Citation: Journal of the Atmospheric Sciences 75, 2; 10.1175/JAS-D-17-0090.1

Spontaneous jet formation in a retrograde parabola was demonstrated by Scott and Tissier (2012), a time reversal of the near-equatorial behavior in Fig. 6d, as it were. Intriguing as such trajectories are, with simple morphology in physical space, they have otherwise not yet been simulated numerically. With energy input, an alternative and seemingly preferred pathway is for adjacent prograde jets to come closer together, albeit very slowly, and eventually to merge (Scott and Polvani 2007). In this way the global staircase configuration accommodates a continuous random input of energy at high horizontal wavenumber.
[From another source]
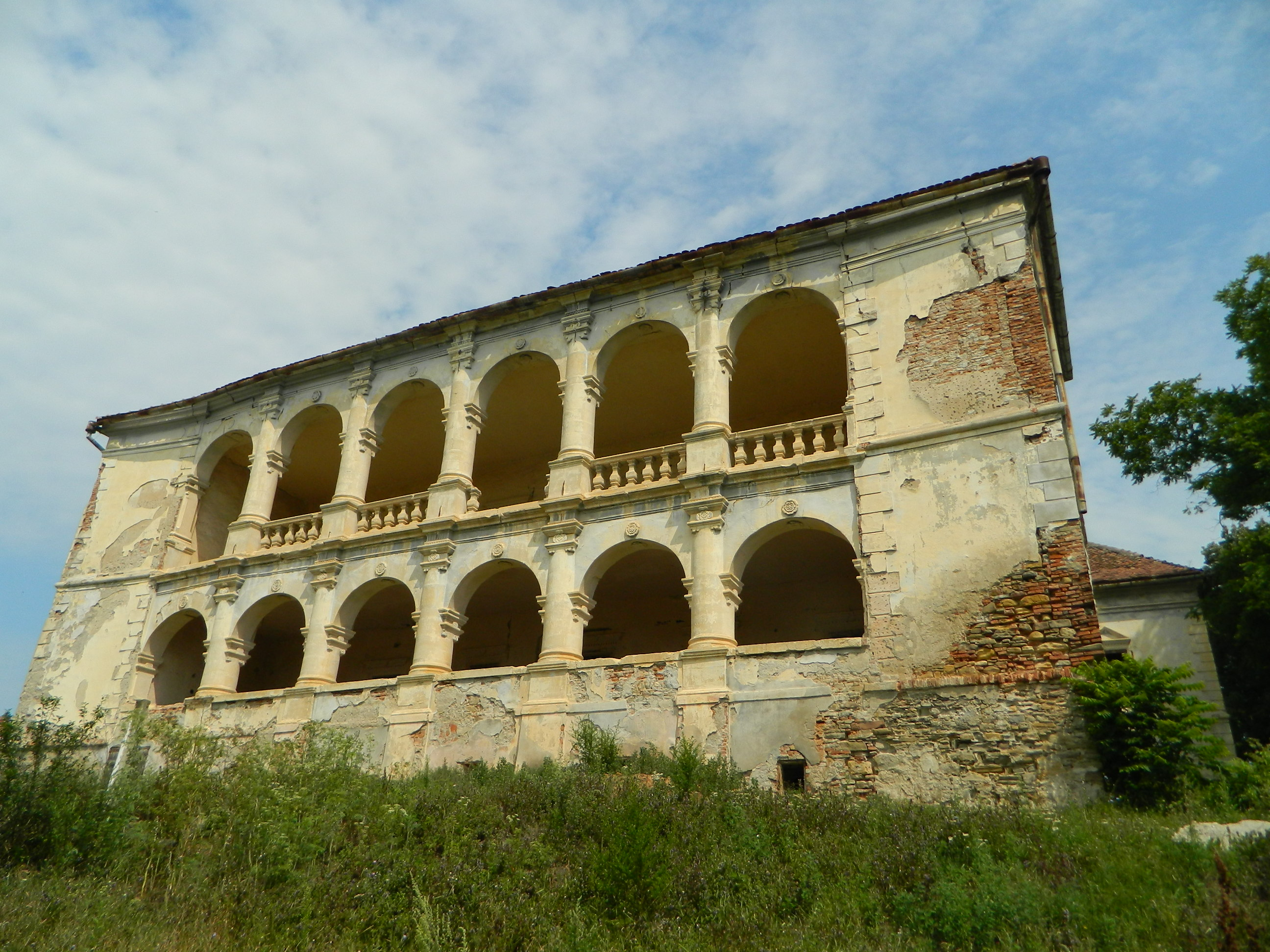 Castelul Bethlen 01

It is not surprising that merger depends on initial proximity, if indeed that is the lesson taught by these experiments. Long-range interaction (e.g., via Rossby waves and instabilities) is implied by the simulated merger (DS’08). The shorter the range, the faster the interaction? Nevertheless, we find the state of understanding unsatisfactory at present. Somewhat bothersome is that, in light of comments regarding global KE, any irregular spacing of jets is not a minimum energy or “ground state” of the system. Should not a natural system find itself in such a ground state eventually, if not initially?

Further numerical study is needed to address this question and to explore the two preferred types of solution trajectory identified in Figs. 5 and 6. Whether or not the examples of Fig. 6 are realizable numerically, they provide a compact depiction of possible regular staircases in the most relevant range of C. In lieu of global KE, a better diagnostic approach is to exploit objective Lagrangian methods (Rutherford and Dunkerton 2017, manuscript submitted to J. Atmos. Sci.). Eulerian kinetic energy is not objective and therefore is not optimal for theoretical analysis of energy–momentum states in fluid continua. Indeed, the physical transitions depicted in Fig. 6 (and their respective inserts showing KE) require conversions between eddy and mean energies, or equivalently, conservation of Lagrangian metrics such as pseudoenergy and Kelvin’s circulation (Andrews and McIntyre 1978a,b; Dunkerton 1980).